From the log entries above the network interfaces are down, and network addresses have not been assigned to the interfaces.

You need to delay the startup of the snap so that keepalived doesn't start running until the network interfaces are up and configured.

I am currently working on a patch that will handle unicast_src_ip addresses not being available when keepalived starts, but that is not ready yet, and it is rather more complicated than I anticipated.

Rather than using a snap, it would probably be simpler to build the current version of keepalived on a Raspberry Pi. I do so and it works without any problems.

zbugrkx commented 5 hours ago

From the log entries above the network interfaces are down, and network addresses have not been assigned to the interfaces.

You need to delay the startup of the snap so that keepalived doesn't start running until the network interfaces are up and configured.

I am currently working on a patch that will handle unicast_src_ip addresses not being available when keepalived starts, but that is not ready yet, and it is rather more complicated than I anticipated.

Rather than using a snap, it would probably be simpler to build the current version of keepalived on a Raspberry Pi. I do so and it works without any problems.

Thank you for the response!

I have tried to delay using vrrp_startup_delay 60 but even that was still failing. And my two pi's, being pi5 with not much on them start quite fast, in fact even with 30s delay, i'm back onto ssh (so the IP and interface is up) that keepalived is not started yet. This is where i'm confused. Unless you refer to some other snap service that I need to delay and not keepalived itself?

As for buliding it. I will say that i'm not "that" skilled and being able to install via a store makes it a lot more simple. I tried to read the install file on git and between the ton of requirements and configuration parameters to send etc, I got a bit overwhelmed..

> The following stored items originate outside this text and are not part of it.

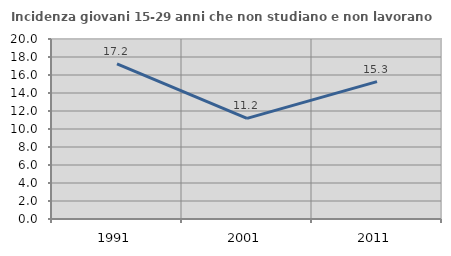
| Category | Incidenza giovani 15-29 anni che non studiano e non lavorano  |
|---|---|
| 1991.0 | 17.241 |
| 2001.0 | 11.176 |
| 2011.0 | 15.267 |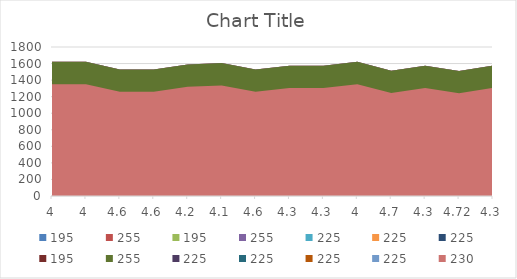
| Category | 195 | 255 | 225 | 230 |
|---|---|---|---|---|
| 4.0 | 973.654 | 1620.523 | 1297.088 | 1350.994 |
| 4.0 | 973.654 | 1620.523 | 1297.088 | 1350.994 |
| 4.6 | 882.364 | 1529.234 | 1205.799 | 1259.705 |
| 4.6 | 882.364 | 1529.234 | 1205.799 | 1259.705 |
| 4.2 | 943.224 | 1590.093 | 1266.659 | 1320.564 |
| 4.1 | 958.439 | 1605.308 | 1281.873 | 1335.779 |
| 4.6 | 882.364 | 1529.234 | 1205.799 | 1259.705 |
| 4.3 | 928.009 | 1574.878 | 1251.444 | 1305.349 |
| 4.3 | 928.009 | 1574.878 | 1251.444 | 1305.349 |
| 4.0 | 973.654 | 1620.523 | 1297.088 | 1350.994 |
| 4.7 | 867.149 | 1514.019 | 1190.584 | 1244.49 |
| 4.3 | 928.009 | 1574.878 | 1251.444 | 1305.349 |
| 4.72 | 864.106 | 1510.976 | 1187.541 | 1241.447 |
| 4.3 | 928.009 | 1574.878 | 1251.444 | 1305.349 |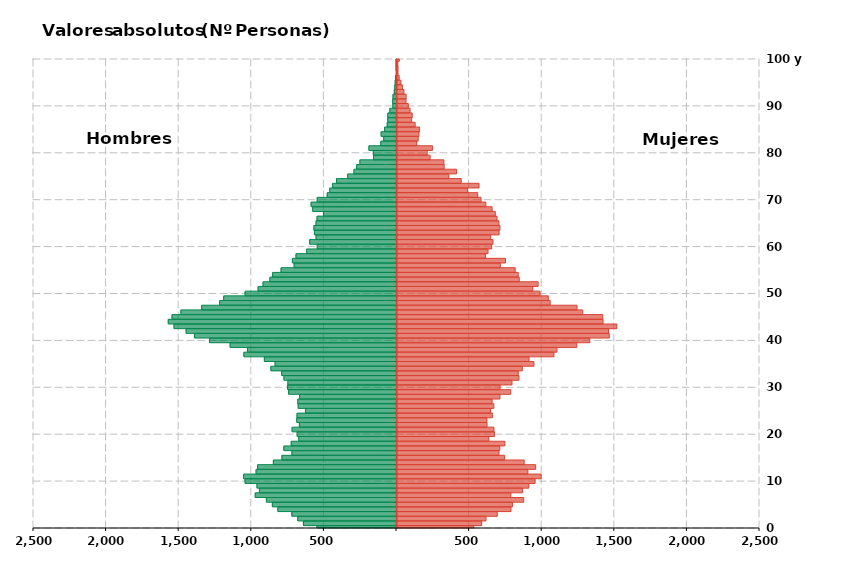
| Category | Hombres | Mujeres |
|---|---|---|
| 0 | -548 | 529 |
| 1 | -641 | 583 |
| 2 | -680 | 613 |
| 3 | -721 | 691 |
| 4 | -817 | 785 |
| 5 | -855 | 795 |
| 6 | -896 | 873 |
| 7 | -973 | 784 |
| 8 | -944 | 865 |
| 9 | -961 | 908 |
| 10 | -1043 | 951 |
| 11 | -1053 | 993 |
| 12 | -967 | 901 |
| 13 | -957 | 955 |
| 14 | -848 | 876 |
| 15 | -789 | 741 |
| 16 | -720 | 702 |
| 17 | -776 | 708 |
| 18 | -725 | 743 |
| 19 | -673 | 632 |
| 20 | -684 | 671 |
| 21 | -719 | 668 |
| 22 | -669 | 620 |
| 23 | -687 | 619 |
| 24 | -685 | 657 |
| 25 | -627 | 644 |
| 26 | -677 | 667 |
| 27 | -680 | 655 |
| 28 | -668 | 709 |
| 29 | -743 | 783 |
| 30 | -750 | 710 |
| 31 | -748 | 792 |
| 32 | -775 | 840 |
| 33 | -791 | 835 |
| 34 | -865 | 863 |
| 35 | -836 | 943 |
| 36 | -910 | 909 |
| 37 | -1051 | 1081 |
| 38 | -1026 | 1102 |
| 39 | -1146 | 1238 |
| 40 | -1288 | 1328 |
| 41 | -1391 | 1462 |
| 42 | -1449 | 1457 |
| 43 | -1532 | 1514 |
| 44 | -1572 | 1419 |
| 45 | -1546 | 1417 |
| 46 | -1485 | 1279 |
| 47 | -1342 | 1240 |
| 48 | -1218 | 1055 |
| 49 | -1190 | 1042 |
| 50 | -1043 | 985 |
| 51 | -953 | 935 |
| 52 | -919 | 972 |
| 53 | -872 | 842 |
| 54 | -853 | 835 |
| 55 | -795 | 814 |
| 56 | -705 | 712 |
| 57 | -717 | 747 |
| 58 | -692 | 610 |
| 59 | -619 | 627 |
| 60 | -546 | 652 |
| 61 | -598 | 661 |
| 62 | -554 | 645 |
| 63 | -565 | 703 |
| 64 | -569 | 709 |
| 65 | -554 | 702 |
| 66 | -547 | 689 |
| 67 | -503 | 677 |
| 68 | -577 | 655 |
| 69 | -588 | 612 |
| 70 | -546 | 579 |
| 71 | -477 | 556 |
| 72 | -460 | 486 |
| 73 | -440 | 565 |
| 74 | -413 | 442 |
| 75 | -336 | 357 |
| 76 | -293 | 410 |
| 77 | -274 | 325 |
| 78 | -252 | 323 |
| 79 | -158 | 228 |
| 80 | -160 | 208 |
| 81 | -190 | 244 |
| 82 | -108 | 136 |
| 83 | -88 | 146 |
| 84 | -106 | 151 |
| 85 | -82 | 156 |
| 86 | -64 | 125 |
| 87 | -60 | 101 |
| 88 | -60 | 105 |
| 89 | -46 | 90 |
| 90 | -25 | 78 |
| 91 | -26 | 62 |
| 92 | -24 | 63 |
| 93 | -15 | 48 |
| 94 | -12 | 37 |
| 95 | -9 | 27 |
| 96 | -7 | 15 |
| 97 | -1 | 7 |
| 98 | -3 | 7 |
| 99 | -3 | 6 |
| 100 | -3 | 16 |

But if building it would avoid problems, I can give it a try. First question would be, from the install instructions, can I just follow them line by line and i'll have a working keepalived with all needed options (importantly, ipv6) or will I need to change some stuff?

Thanks!

pqarmitage commented 4 hours ago

There isn't a problem with keepalived starting when the network interfaces are down. The problem is the error messages:

Dec 04 22:21:29 raspi Keepalived_vrrp[1109]: bind unicast_src x.x.x.x.x failed 99 - Cannot assign requested address
Dec 04 22:21:29 raspi Keepalived_vrrp[1109]: bind unicast_src x.x.x.x.x failed 99 - Cannot assign requested address

I do have a very simple patch to resolve this particular issue, but to resolve the whole problem around unicast src ip addresses being added and deleted is rather more complicated, and that is what I am currently working on.

In the morning I will consider whether I can just push the simple patch in the hope that it should resolve your problem.

I would be interested in how you are implementing the 60 or 30 second delay to starting keepalived, and also to see the keepalived logs that are produced when you do delay keepalived starting.

If seems to me that there is a problem with the systemd service file handling. keepalived is configured with After=network-online.service and yet it is running before the network service is fully up.

A desciption of how systemd handles network-online.service is at https://systemd.io/NETWORK_ONLINE/ and I will look at that further in the morning. I note one suggestion is to use IP_FREEBIND, and that is what my simple patch referred to above does. Once I have applied the patch and the snap has rebuilt, you would need to use the latest/edge snap, since we don't promote intermediate patch releases to the beta or more stable versions.

It does seem to me that the network-online.target or NetworkManager.service are not working properly, because keepalived is being allow to start up before network-online.target is reached, unless of course those logs are from using the snap. It would be really helpful if you could post the keepalived log output from when you are not running keepalived in a snap and see what happens then.

If you feel it is best to build keepalived yourself I can provide detailed instructions regarding what is needed for a Raspberry Pi running Bookworm tomorrow.